La sentenza n. 893/2026 fornisce al tecnico un’arma procedurale per sbloccare le pratiche ferme. Se il Comune ignora la richiesta di attestazione, non bisogna attendere all’infinito, ma agire secondo una precisa gerarchia di atti:

  1. Istanza formale di certificazione: Presentare una richiesta via PEC citando l’art. 20, comma 2-bis della L. 241/90. È fondamentale allegare la prova dell’avvenuta presentazione della domanda originaria e le relative ricevute, dimostrando che i termini sono scaduti senza interruzioni documentate.
  2. Diffida ad adempiere: Trascorsi 10 giorni senza riscontro, inviare una diffida formale richiamando la giurisprudenza del Consiglio di Stato (Sent. n. 893/2026). In questa fase è utile segnalare all’amministrazione che l’inerzia sta causando un danno economico documentabile al committente (es. perdita di agevolazioni fiscali o penali contrattuali).
  3. Ricorso contro il silenzio-inadempimento: Se l’ente persiste, si procede al TAR ai sensi dell’art. 117 del Codice del Processo Amministrativo. Il Giudice può ordinare al Comune di provvedere entro 30 giorni. In caso di ulteriore inadempienza, la sentenza n. 893/2026 apre alla nomina di un commissario ad acta, ovvero un funzionario esterno (spesso prefettizio) che si sostituisce al Comune per firmare l’attestazione dovuta.

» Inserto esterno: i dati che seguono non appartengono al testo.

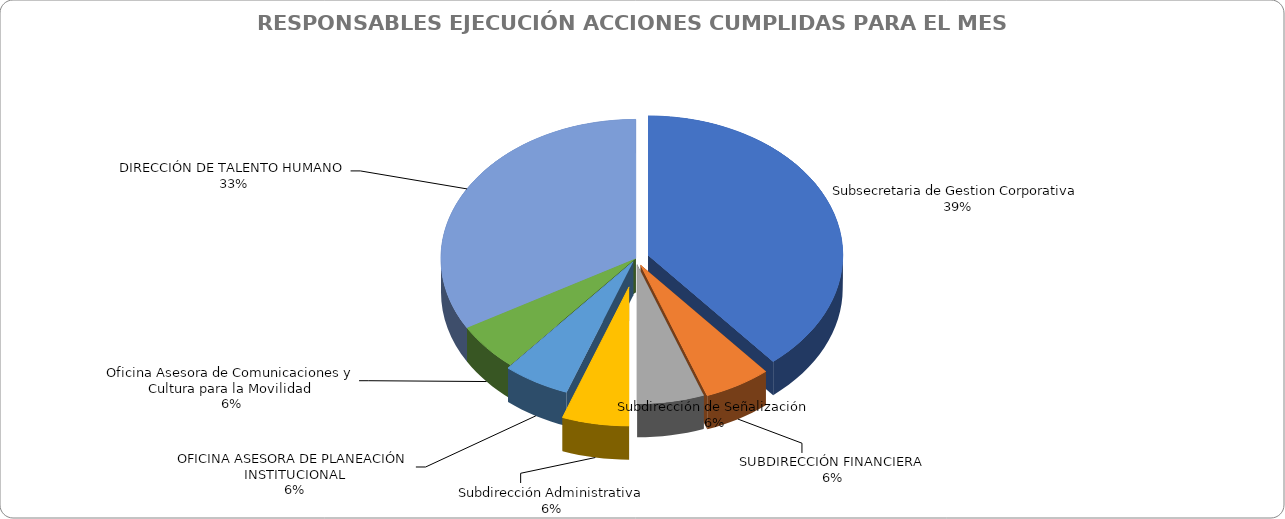
| Category | Cuenta de ESTADO DE LA ACCION |
|---|---|
| Subsecretaria de Gestion Corporativa | 7 |
| SUBDIRECCIÓN FINANCIERA | 1 |
| Subdirección de Señalización | 1 |
| Subdirección Administrativa | 1 |
| OFICINA ASESORA DE PLANEACIÓN INSTITUCIONAL | 1 |
| Oficina Asesora de Comunicaciones y Cultura para la Movilidad | 1 |
| DIRECCIÓN DE TALENTO HUMANO | 6 |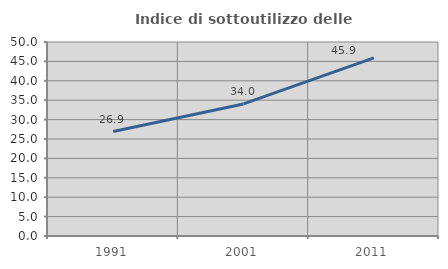
| Category | Indice di sottoutilizzo delle abitazioni  |
|---|---|
| 1991.0 | 26.911 |
| 2001.0 | 34.036 |
| 2011.0 | 45.906 |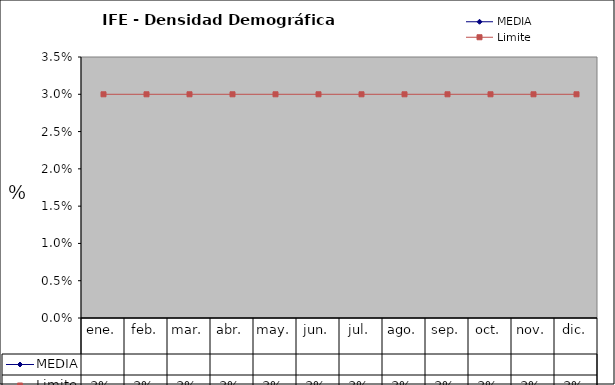
| Category | MEDIA | Limite |
|---|---|---|
| ene. |  | 0.03 |
| feb. |  | 0.03 |
| mar. |  | 0.03 |
| abr. |  | 0.03 |
| may. |  | 0.03 |
| jun. |  | 0.03 |
| jul. |  | 0.03 |
| ago. |  | 0.03 |
| sep. |  | 0.03 |
| oct. |  | 0.03 |
| nov. |  | 0.03 |
| dic. |  | 0.03 |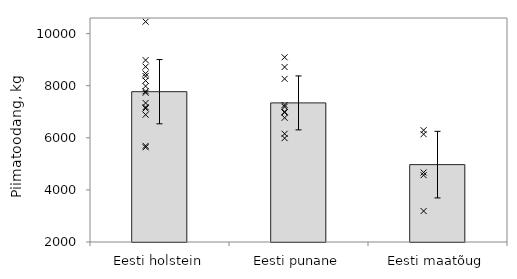
| Category | Keskmised |
|---|---|
| Eesti holstein | 7771.308 |
| Eesti punane | 7340.557 |
| Eesti maatõug | 4970.736 |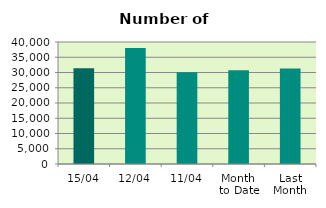
| Category | Series 0 |
|---|---|
| 15/04 | 31366 |
| 12/04 | 38004 |
| 11/04 | 30048 |
| Month 
to Date | 30710.727 |
| Last
Month | 31344.095 |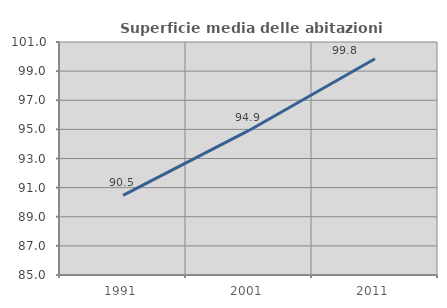
| Category | Superficie media delle abitazioni occupate |
|---|---|
| 1991.0 | 90.467 |
| 2001.0 | 94.927 |
| 2011.0 | 99.85 |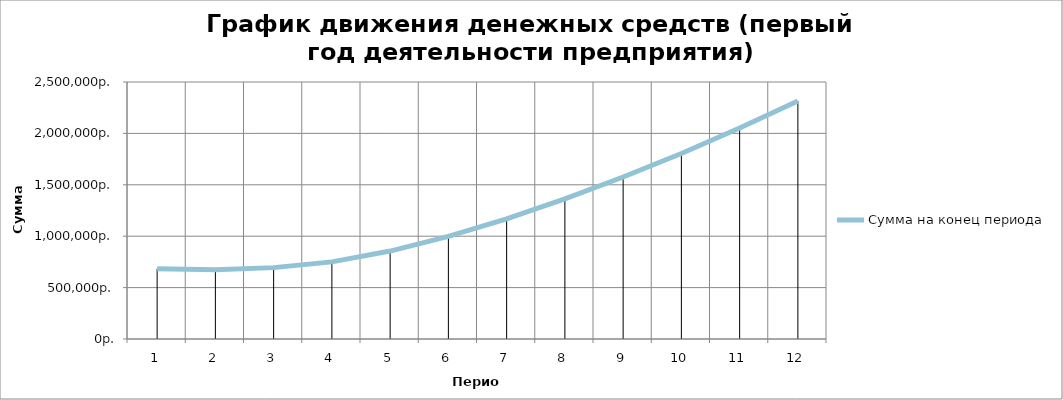
| Category | Сумма на конец периода |
|---|---|
| 0 | 683460 |
| 1 | 674060 |
| 2 | 694285 |
| 3 | 750356.25 |
| 4 | 855501.312 |
| 5 | 997775.388 |
| 6 | 1167881.557 |
| 7 | 1363048.344 |
| 8 | 1575664.565 |
| 9 | 1804952.947 |
| 10 | 2051898.327 |
| 11 | 2315215.976 |

Obbligo di motivazione in caso di mancata formazione del silenzio

Un punto cruciale della sentenza riguarda i casi in cui il Comune ritiene che il silenzio-assenso non si sia formato (ad esempio per la presenza di vincoli ostativi o per incompletezza dell’istanza).

Anche in questa circostanza, l’amministrazione non può trincerarsi dietro il silenzio.

Il Consiglio di Stato ha stabilito che la PA deve rispondere spiegando analiticamente le ragioni del mancato accoglimento. Questo passaggio è vitale per il professionista: permette di conoscere ufficialmente le criticità sollevate dal Comune e di intervenire con una pratica di sanatoria, un’integrazione o, se le motivazioni sono ritenute illegittime, con un ricorso mirato.

L’inerzia, invece, toglie al tecnico il diritto alla difesa e blocca l’immobile in un limbo di incertezza distruttiva.

Conclusioni: l’attestazione come requisito di sicurezza per il cantiere

La Sentenza n. 893/2026 non è solo un precedente giuridico, ma un invito a cambiare approccio nella gestione dei rapporti con la Pubblica Amministrazione.

Il silenzio-assenso non deve più essere subito come un’incognita, ma preteso come un diritto certificato.

Per il professionista che vuole distinguersi per competenza e sicurezza, l’utilizzo consapevole di questa giurisprudenza permette di trasformare una presunzione giuridica in un titolo edilizio solido, certo e inattaccabile.

In un’epoca di continui cambiamenti normativi, la capacità di esigere atti chiari e motivati dalla PA è la migliore garanzia che possiamo offrire ai nostri committenti e alla nostra stessa tutela professionale.